#### Dataset excerpts ####

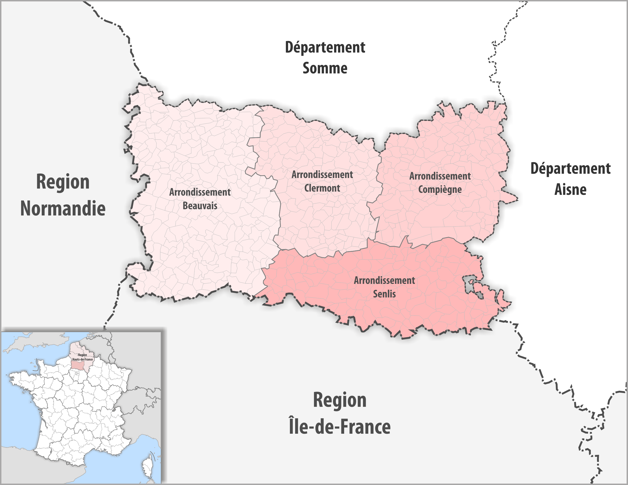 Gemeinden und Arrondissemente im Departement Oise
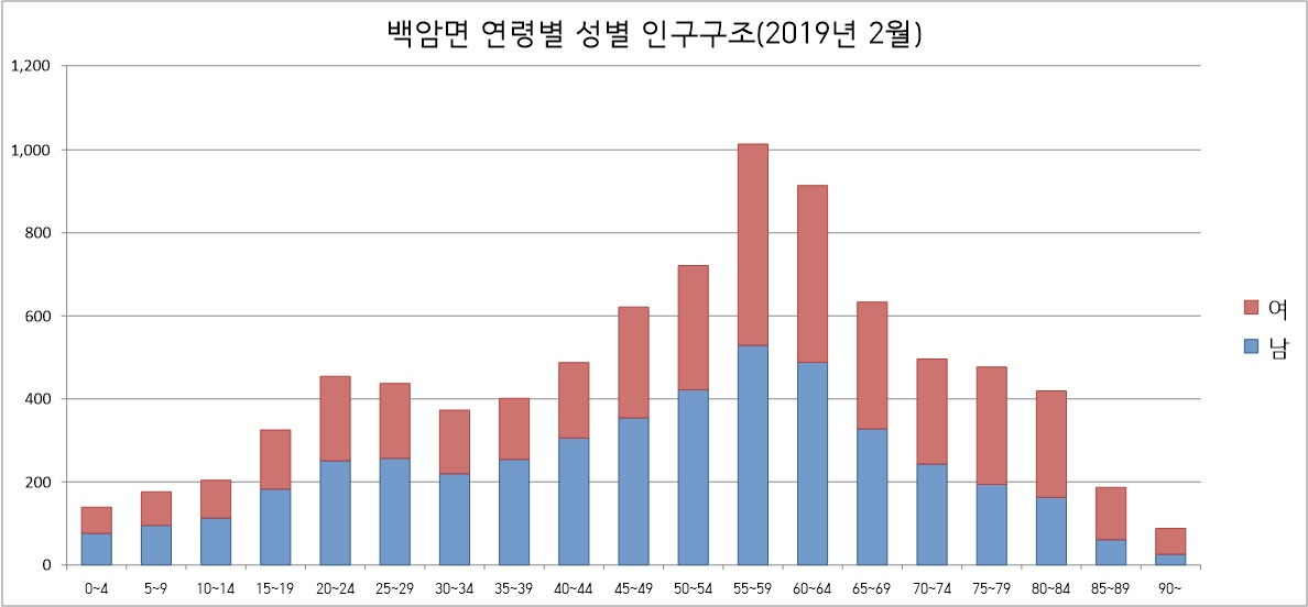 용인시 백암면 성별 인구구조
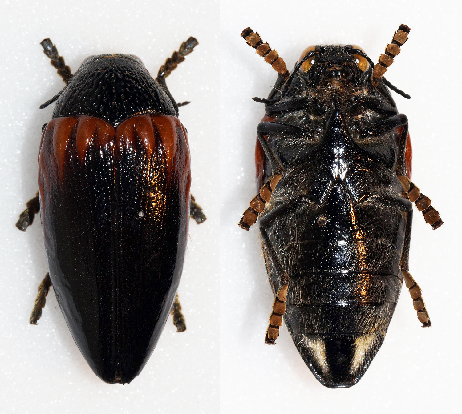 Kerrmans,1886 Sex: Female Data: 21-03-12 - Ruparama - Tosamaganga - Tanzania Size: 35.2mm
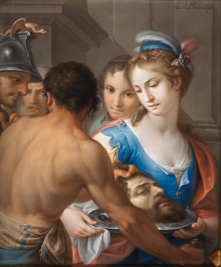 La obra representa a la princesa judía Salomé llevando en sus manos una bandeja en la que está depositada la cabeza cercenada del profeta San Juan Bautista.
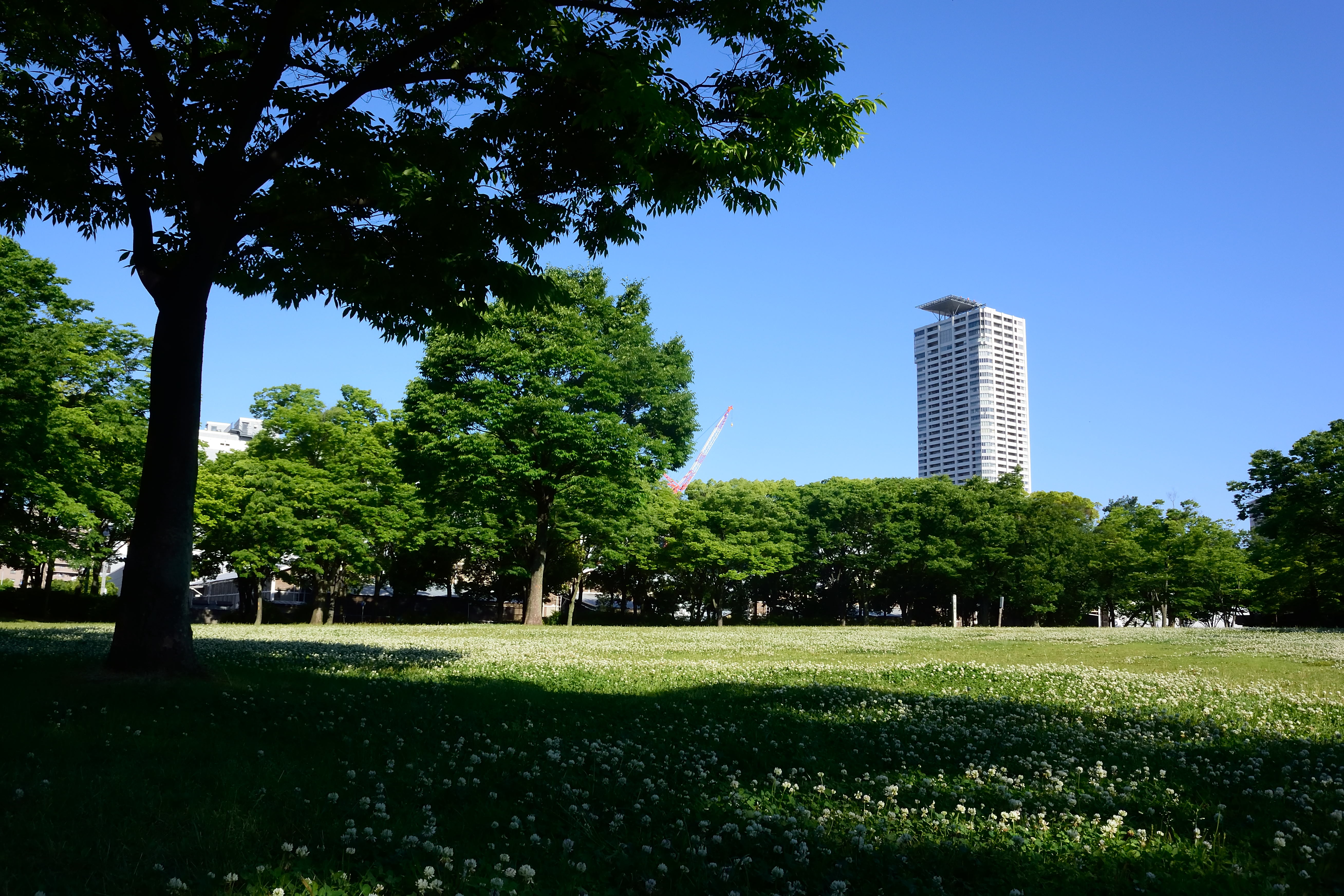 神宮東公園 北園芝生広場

####

An exact reproduction of the data is required, with pictures excluded.

 Gemeinden und Arrondissemente im Departement Oise
 용인시 백암면 성별 인구구조
 Kerrmans,1886 Sex: Female Data: 21-03-12 - Ruparama - Tosamaganga - Tanzania Size: 35.2mm
 La obra representa a la princesa judía Salomé llevando en sus manos una bandeja en la que está depositada la cabeza cercenada del profeta San Juan Bautista.
 神宮東公園 北園芝生広場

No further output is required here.